O objetivo é realizar um Dia Nacional de Luta, com greves, paralisações, assembleias e atos públicos contra mais esse retrocesso, no próximo dia 19. “Esse governo está em conchavo com o Congresso Nacional, o sistema financeiro e os grandes meios de comunicação brasileiros para acabar com o sistema público de aposentadorias e obrigar os trabalhadores a pagar aos bancos por aposentadorias privadas. Não iremos permitir isso”,  destacou o coordenador geral do Sindsep-PE, José Carlos Oliveira.  

A CUT nacional e as demais centrais também farão audiências com o presidente da Câmara, Rodrigo Maia (DEM-RJ), e com outras lideranças políticas e movimentos sociais para retirar a reforma da pauta da Câmara. 
Na próxima segunda-feira (05), a diretoria executiva do Sindsep-PE estará em reunião para debater as ações da entidade, além de outras pautas. Já a  CUT-PE irá realizar uma Plenária na terça (06), às 16h, na sede da entidade. Na ocasião, será definido um calendário de lutas. 

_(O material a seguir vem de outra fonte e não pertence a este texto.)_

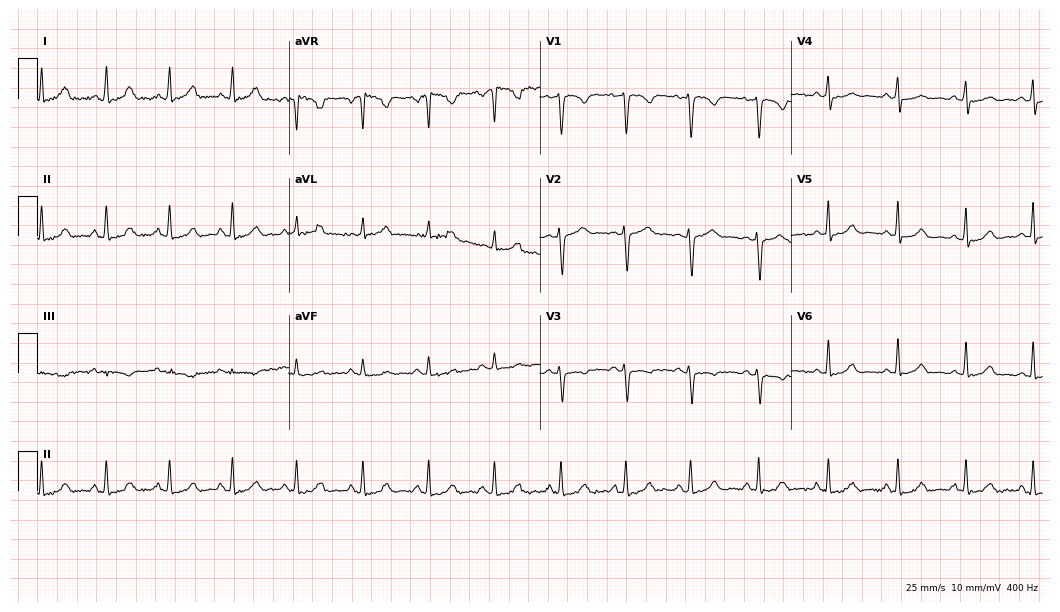
Resting 12-lead electrocardiogram. Patient: a 36-year-old female. Read as a normal ECG.

Já está claro que para derrotar o governo golpista, é preciso paralisar os locais de trabalho e fazer atos e manifestações, ocupando ruas e praças. O que está em risco não é só o fim da aposentadoria, mas o aprofundamento do Estado de exceção. Ou seja, o futuro do País. O resultado desta batalha decisiva dependerá do envolvimento de cada trabalhador e trabalhadora. 

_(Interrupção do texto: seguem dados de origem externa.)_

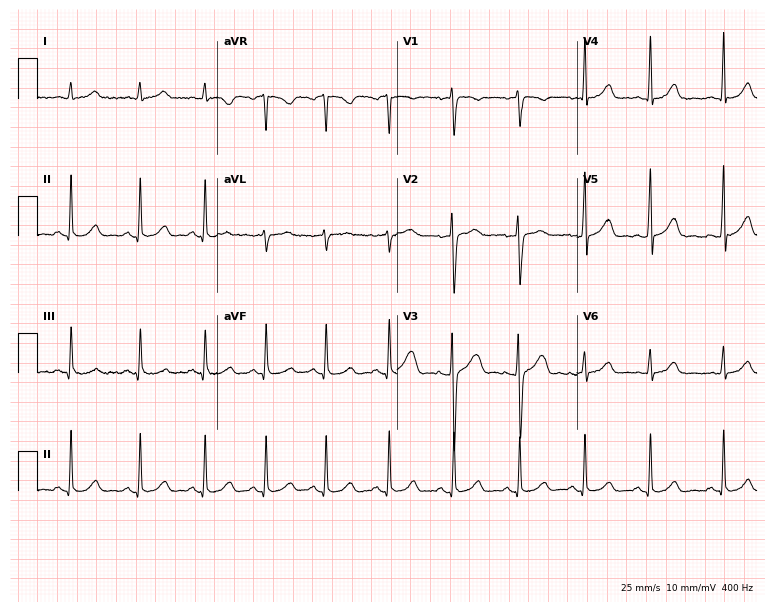
Electrocardiogram, a woman, 28 years old. Overall reading on record: normal ECG.

Os números consolidados pela CPI da Previdência já comprovaram que a Previdência é superavitária: entre 2000 e 2015, o superávit foi de R$ 821,7 bilhões. Esse número seria ainda maior. Mas nos últimos 15 anos, a Previdência deixou de arrecadar mais de R$ 4,7 trilhões com desvios e sonegações. A CPI constatou que o Brasil perde cerca de R$ 115 bilhões por ano em fraudes e sonegações.

CAMPANHA MENTIROSA

Durante o encontro das centrais sindicais em São Paulo, os representantes dos trabalhadores também repudiaram a campanha mentirosa do governo Michel Temer para aprovar a Reforma da Previdência, que tenta culpar o servidor público por um déficit inexistente. 

“Existem alguns privilegiados no setor público. Mas esse governo não se propõe a combater suas regalias. Enquanto isso, a grande massa dos servidores trabalha muito, recebe pouco, já contribui com a Previdência e está tendo seus direitos atacados. Não vamos ficar de braços cruzados. Estamos conclamando todos para união e luta contra todas essas arbitrariedades”, convocou José Carlos.